THE tragedy in India, unleashes a multitude of emotions; it is vital in these terrifying times to channel them wisely.
Reading about world events anymore is, at the minimum, an exercise in disbelieving double takes. And so it was in Mumbai, India. That 10 men in a dinghy could step off the beach and unleash such destruction over such an extended period is still unfathomable.
That is the denial stage in the five stages of grief identified by psychiatrist Elizabeth Kubler-Ross. The anger stage, however, is by far the most destructive. The Indian media went into Bollywood-like overdrive, reporting ties between the attackers and Pakistan, and Pakistan's media went on the defensive, though after a point the response got mushed. Watching satellite television again became an exercise in serious confusion.
Warmongering began by the public and the media of both India and Pakistan. Calls were made in India to declare Pakistan a terrorist state and to do surgical strikes on terrorist camps. Indignant responses included that "no one dare threaten Pakistan" and playing nationalistic war songs. And in the midst of all this supposedly was a hoax call from Indian Foreign Minister Pranab Mukherjee to Pakistani President Asif Ali Zardari threatening that if action was not taken against the alleged terrorists immediately, India would attack Pakistan. For 24 hours it appears that world leaders lived in trepidation and intervention by the United States and Great Britain was sought to avert an Indian attack.
In the same anger phase came furious letters to the editor and conversations about the alleged silence of Muslims. Jeffery Weiss of the Dallas Morning News wrote on his religion blog that "The question comes up every time there's an attack by terrorists who say they're acting in the name of Islam. 'If all the other Muslims are so peaceful, why don't they condemn these attacks?' As I've pointed out before: They do. But it doesn't generally get much play."
Mr. Weiss goes on in this blog, titled "So why don't other Muslims condemn the terrorists," to mention the organizations that immediately condemned the Mumbai tragedy: "CAIR [the Council on American-Islamic Relations], two networks of Indian-American Muslims, the Muslim Public Affairs Council, a lesser-known Muslim set, and an interfaith group that includes Muslim members. I'm sure that there are more such that didn't land in my box." And truly there are.
No, they say, Muslims must do more. Media blitz? Been there. Full-page ads? Done that. The Islamic Council of North America began an educational drive in Chicago with simple sound bites on billboards, buses, leaflets, and brochures. Another organization in New York passed out educational leaflets in the subway. The response of some to that was their own billboard - "Sharia Law coming to America" - and worry and dread of a "Muslim invasion."
So clearly Muslims either are too silent or now we're proselytizing. We can't win for losing.
Bargaining and depression are the other stages of grief and on a personal and human scale, whether the bombing is of the Marriott Hotel in Islamabad or the Taj Hotel in Mumbai, the tears are the same. The what-ifs are ever-present.

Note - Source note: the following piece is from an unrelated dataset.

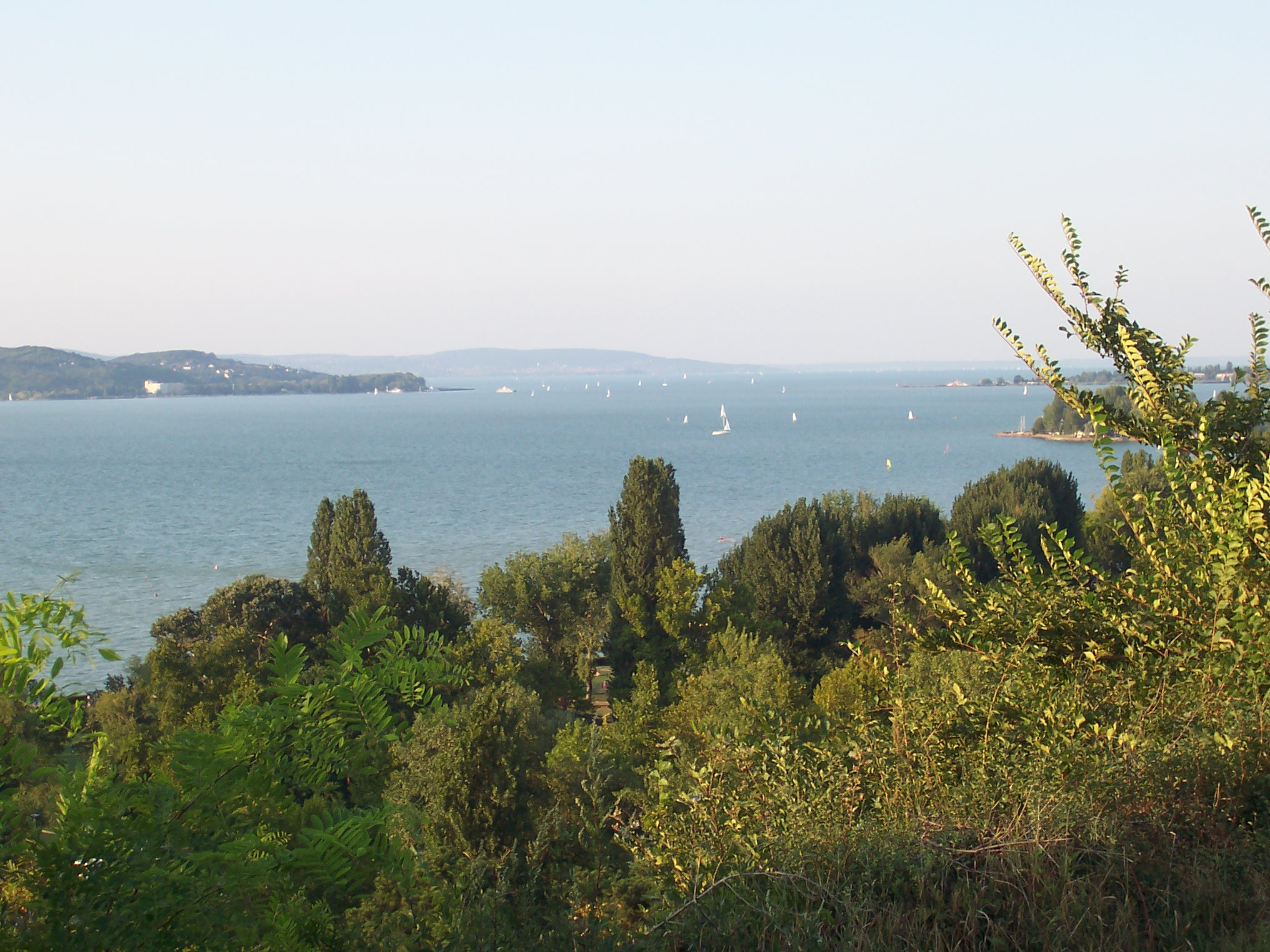 Balatonföldvár.Homokfal tetejéröl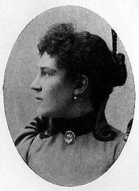 Sie Christiernsson

Ms. Kubler-Ross claimed that until one crossed over to the stage of acceptance, one vacillated randomly between the first four stages and the graduation to the point of acceptance varied from person to person.
Extrapolating the ripple effect, it is vital that as responsible members of the world community we, as those fortunate ones not physically affected by these terrible tragedies, act responsibly and maturely. Gwynne Dyer, a brilliant British columnist, puts it well: Terrorists are like common criminals, mercenaries if you will, and should be treated as such.
Conjecture and history put the culprits as coming from Pakistan. And yet India has all of 20 active insurgencies within its borders with a very angry ultra-right-wing Hindu party the RSS. That Hemant Karkare, the anti-terrorist squad chief who was investigating the workings of certain right-wing Hindu parties, was killed during the Mumbai attack, and his family refused to accept monetary help from the right-wing state government, is worthy of notice.
The key issue is evidence. And if evidence is provided that the heinous crimes were committed by the citizens of whichever country, full legal recourse and punishment must apply. President Zardari and Prime Minister Yousaf Raza Gilani of Pakistan have promised to do so. Until then we must, difficult as it is, hold our horses.
There was a time when events half a world away were remote. With globalization and the Internet revolution, the opinion of all citizens of the world becomes important.
We must apply restraint and wisdom, for our anger in impassioned letters to the editor can gain enough momentum to combine with fury abroad and trigger war between neighbors that, sadly, have an acrimonious history and are nuclear powers.